Abstract
INTRODUCTION: The detection of chromosomal aberrations is essential for the diagnosis and prognostic stratification of acute leukemia. Classical cytogenetic analysis has the advantage of comprehensive screening of all types of abnormalities such as numerical aberrations and deletions as well as translocations. However, this technique is time-consuming and labor-intensive, and cannot detect cryptic translocations. Recently, a multiplex reverse transcription polymerase chain reaction (multiplex RT-PCR) has emerged as a tool for overcoming disadvantages of cytogenetic analysis with some degree of comprehensiveness. We designed multiplex RT-PCR system for acute leukemia based on sets of chromosomal translocations rationally selected with cost-effectiveness and clinical relevance. Herein, we tried to use molecular screening of acute leukemia with a multiplex RT-PCR system we designed, and compared with the results of cytogenetic analysis in terms of prognostic stratification.

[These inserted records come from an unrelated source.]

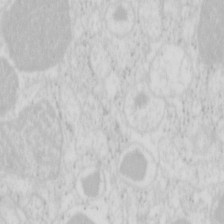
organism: Mouse
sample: Pancreas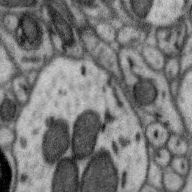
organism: Zebra finch
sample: Brain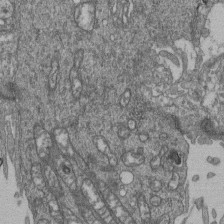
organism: Human
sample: Retinal organoid Rod and Cone cells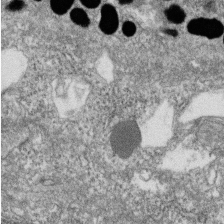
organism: Zebrafish
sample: Cilia; retinal pigment epithelium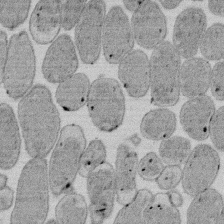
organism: E. coli
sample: Bacterial nucleoid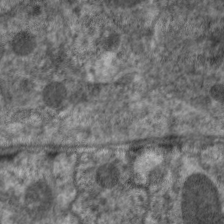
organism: C. elegans
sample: Pharynx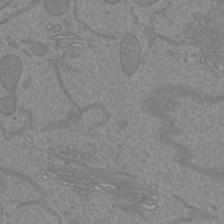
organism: Mouse
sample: Cortical neurons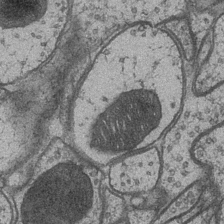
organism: Drosophila
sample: Optic medulla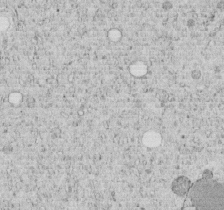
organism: C. elegans
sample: C. elegans embryo early stage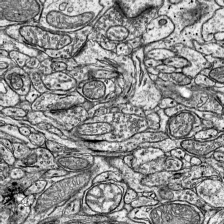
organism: Mouse
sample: Visual Cortex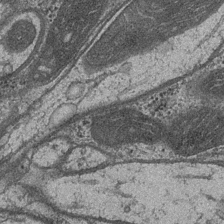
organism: Drosophila
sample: Optic medulla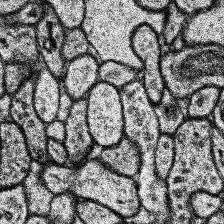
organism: Human
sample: Temporal Lobe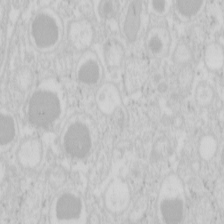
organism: Mouse
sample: Pancreas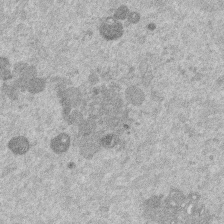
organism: Mouse
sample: Dividing mouse embryo 1 cell stage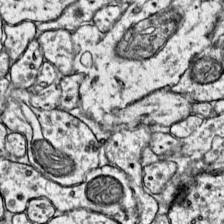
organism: Mouse
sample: Primary visual cortex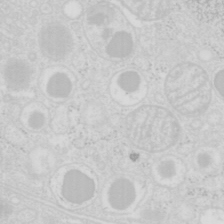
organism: Mouse
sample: Pancreas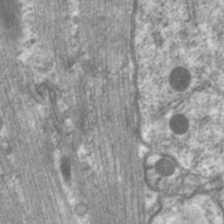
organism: C. elegans
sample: Pharynx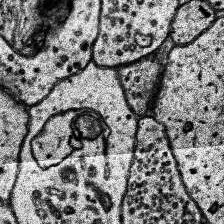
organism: Human
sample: Temporal Lobe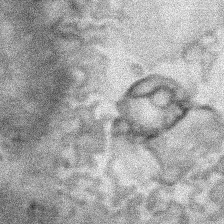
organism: Human
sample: Mitochondria in HCT116 cells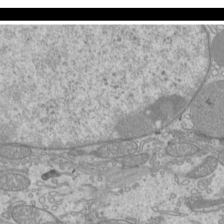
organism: Mouse
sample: Cilia; mouse epididymis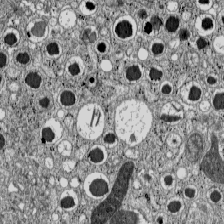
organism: C57BL Mouse
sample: Pancreatic islet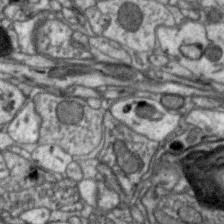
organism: Zebra finch
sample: Brain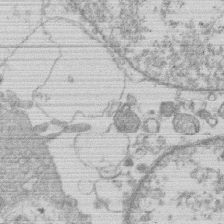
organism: Human
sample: Macrophage cells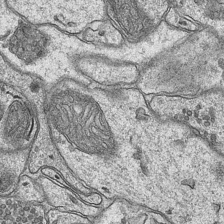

MATERIALS AND METHODS: A total of 121 consecutive patients with acute leukemia were included from November 2006 to July 2007. Multiplex RT-PCR system (Seegene, Korea) for molecular screening was carried out to detect 16 fusion transcripts: BCR-ABL, PML-RARα, PLZF-RARα, AML1-ETO, CBFβ-MYH11, DEK-CAN, E2APBX1, TEL-AML1, and MLL rearrangements (MLL-AF4, MLL-AF6, MLL-AF9, MLL-AF10, MLL-ELL, MLL-ENL, MLL-AF17, MLL-PTD). Cytogenetic analysis was performed by standard GTL-banding technique. The discordant findings were validated by fluorescence in situ hybridization (FISH) or conventional single RT-PCR.
RESULTS: Eighty-nine (73.6%) adults and 32 (26.4%) children were included in this study. A total of 77 (63.6%) were diagnosed as acute myeloid leukemia (AML) and the remaining 44 (36.4%) were acute lymphoblastic leukemia (ALL) including 7 biphenotypic acute leukemia. Cytogenetic analysis was available in 118 (97.5%) of the patients. Sixty-four cases of fusion transcripts were detected in 60 patients (49.6%). Within the AML group, the following fusion transcripts were detected: 14 AML1-ETO, 8 PML-RARα, 3 CBFβ-MYH11, 1 DEK-CAN, 1 BCR-ABL, 6 MLL-PTD, 4 MLL-AF6, 3 MLL-AF9, 1 MLL-ELL. Within the ALL group, the following fusion transcripts were detected: 12 BCR-ABL, 4 TEL-AML1, 2 E2A-PBX1, 3 MLL-AF4, 1 MLL-AF9, 1 MLLPTD. The concordance rate between two tests was 88.3%. In 14 cases, the results of two methods did not agree. Seven cytogenetically unrevealed abnormalities were detected with the multiplex RT-PCR: 3 TEL-AML1, 2 MLL-AF9, 1 MLL-AF6, 1 PML-RARα. The frequency of cryptic translocation was 5.8%. MLL-PTD which is impossible to be observed by cytogenetic analysis was detected in remaining seven patients. On the other hand, the corresponding fusion transcripts were not detected by multiplex RT-PCR in three cases of inv(16), t(4;11), and MLL rearrangement suggested by FISH, respectively. Molecular screening could preferentially assign 32.5% of AML patients to favorable-risk group, and did 34.1% of ALL patients to adverse-risk group. Although the concordance rate between two methods as a prognostic factor was 89.5% in risk-determined group by multiplex RT-PCR, six patients (3 AML and 3 ALL) disclosed different risk group by molecular screening from cytogenetic analysis.
CONCLUSIONS: We conclude that molecular screening using multiplex RT-PCR was useful in providing informations about genetic abnormalities more rapidly and giving appropriate therapeutic decision in acute leukemia patients. It was also useful in the detection of cytogenetically cryptic translocations. Although the multiplex RT-PCR system could not be a whole substitute for cytogenetic analysis, we expect that two methods are complementary at the time of diagnosis of acute leukemia, by which more genetic aberrations would be detected efficiently.